Sankt Petersburger Fabrik lässt “Propaganda-Porzellan” wieder aufleben

Императорский фарфоровый завод
Die Kaiserliche Porzellanmanufaktur in Sankt Petersburg hat eine Kollektion aus 28 Stücken der 1920er-Jahre wieder ins Programm genommen. Diese wurden von bekannten russischen Künstlern entworfen und sind vom Stil der Avantgarde inspiriert.

/ Die kaiserliche Porzellanmanufaktur Sankt Petersburg/ Die kaiserliche Porzellanmanufaktur Sankt Petersburg

Nach der russischen Revolution 1917 wurde die Fabrik in Staatliche Porzellanmanufaktur umbenannt und wandte sich einem neuen Stil zu, der moderne und traditionelle Formen verband.

Als die Bolschewiki die Macht im Land übernahmen, wollten sie Porzellan auch für die Massen erschwinglich machen.

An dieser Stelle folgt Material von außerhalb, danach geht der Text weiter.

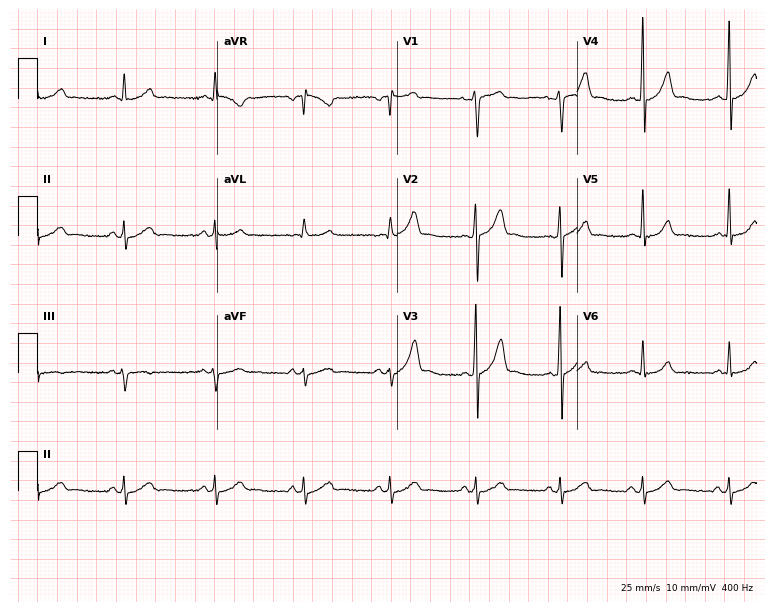
Standard 12-lead ECG recorded from a male, 48 years old (7.3-second recording at 400 Hz). None of these six findings is recorded: first-degree AV block, right bundle branch block (RBBB), left bundle branch block (LBBB), sinus bradycardia, atrial fibrillation (AF), sinus tachycardia.

Zuvor war es nur der Oberschicht möglich gewesen, solch Luxusprodukte zu erstehen. Die neuen Designs repräsentierten dabei immer auch die kommunistische Agenda und wurden als eine Form der Propaganda genutzt. Berühmte Künstler wie Kasimir Malewitsch, Wassili Kandinski, Wladimir Tatlin, Boris Kustodiew und Kusma Petrow-Wodkin schufen neue Produktlinien, die von der Revolution inspiriert waren. Viele der Stücke sind heute in der Eremitage in Sankt Petersburg ausgestellt.

Unter den Stücken der Neuauflage sind bekannte Werke wie das „Rote und Weiße“ Schachset, Malewitschs Teekannen und Tassen, Figuren der revolutionären Seemänner aus Sankt Petersburg, Fabrikarbeiter sowie Teller, die mit sowjetischen Symbolen wie Hammer und Sichel, roten Flaggen und roten Sternen verziert sind.

RBTH hat einige der interessantesten Stücke aus der Kollektion ausgewählt. Sie alle können im Laden der Fabrik in Sankt Petersburg oder über die Website bestellt werden. Im Internet sind die Stücke günstiger und können ins ganze Land geliefert werden.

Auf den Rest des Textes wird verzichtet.